Background
Suppressive immune cells present in tumour microenvironments are known to augment tumour growth and hamper efficacy of antitumour therapies. The amino-bisphosphonate Zoledronic acid (ZA) is considered as an antitumour agent, as recent studies showed that ZA prolongs disease-free survival in cancer patients.
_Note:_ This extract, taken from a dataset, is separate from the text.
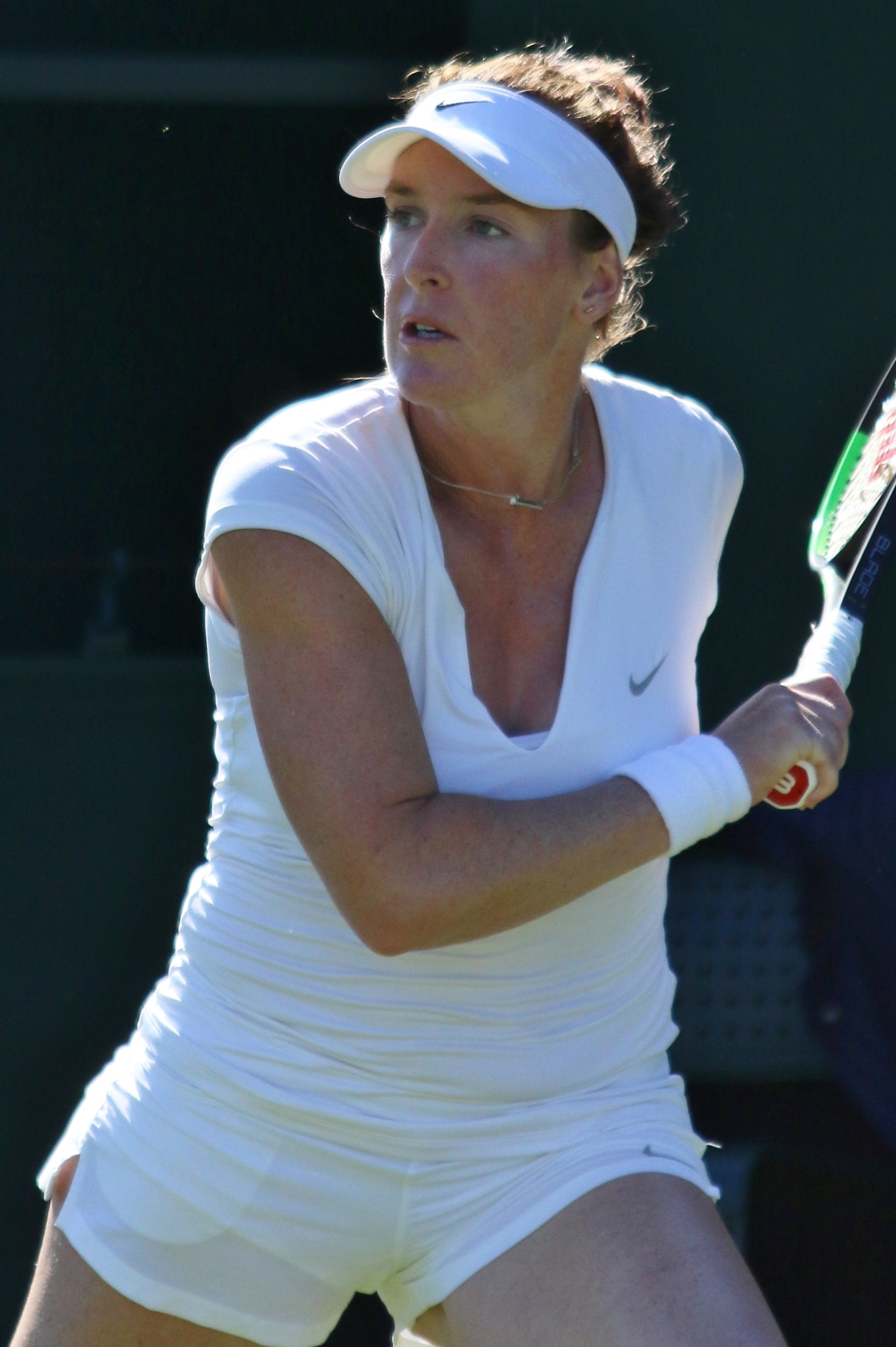 Brengle WM18 (27)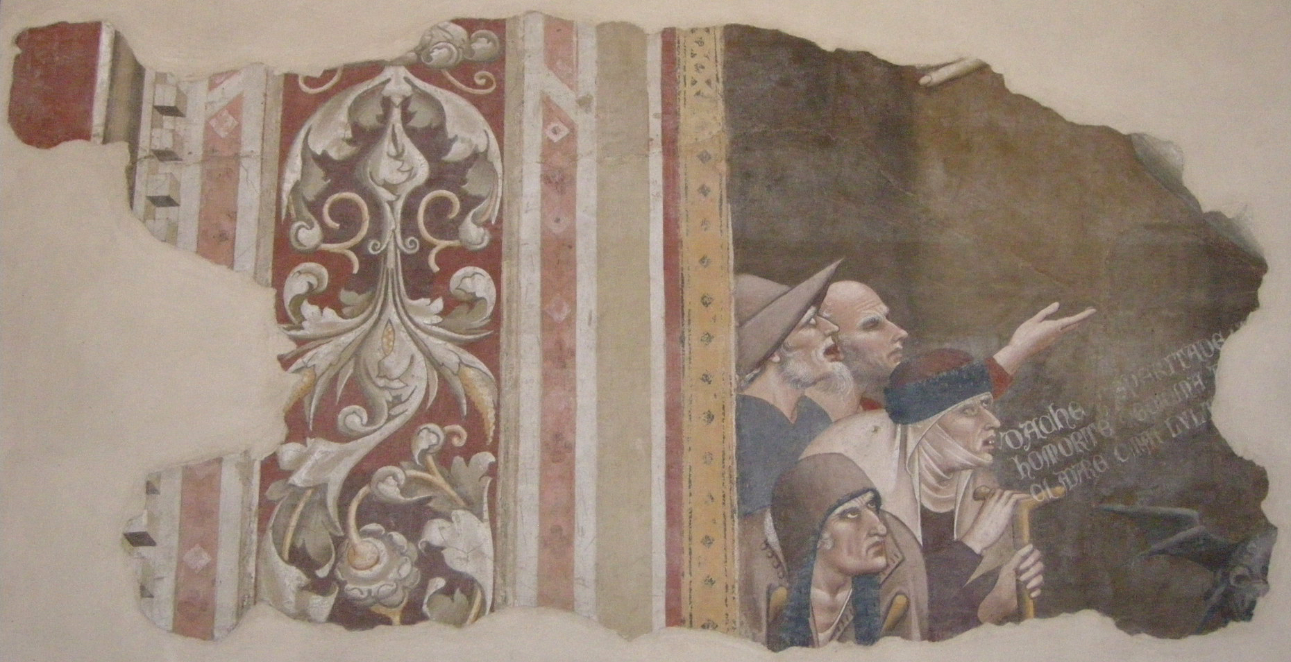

The exact mechanism is a topic of debate; it has been suggested that ZA targets tumour-associated macrophages (TAMs).
Conclusion
We conclude that ZA leads to a reduction in macrophages and impairs polarisation towards an M2 phenotype, but this was associated with an increase in the number of immature myeloid cells, which might diminish the effects of ZA on survival.
Methods
We investigate the role of ZA on the myeloid differentiation to TAMs in murine mesothelioma in vivo and in vitro. Mice were intraperitoneally inoculated with a lethal dose of mesothelioma tumour cells and treated with ZA to determine the effects on myeloid differentiation and survival.
Results
We show that ZA impaired myeloid differentiation. Inhibition of myeloid differentiation led to a reduction in TAMs, but the number of immature myeloid cells with myeloid-derived suppressor cell (MDSC) characteristics was increased. In addition, ZA affects the phenotype of macrophages leading to reduced level of TAM-associated cytokines in the tumour microenvironment. No improvement of survival was observed.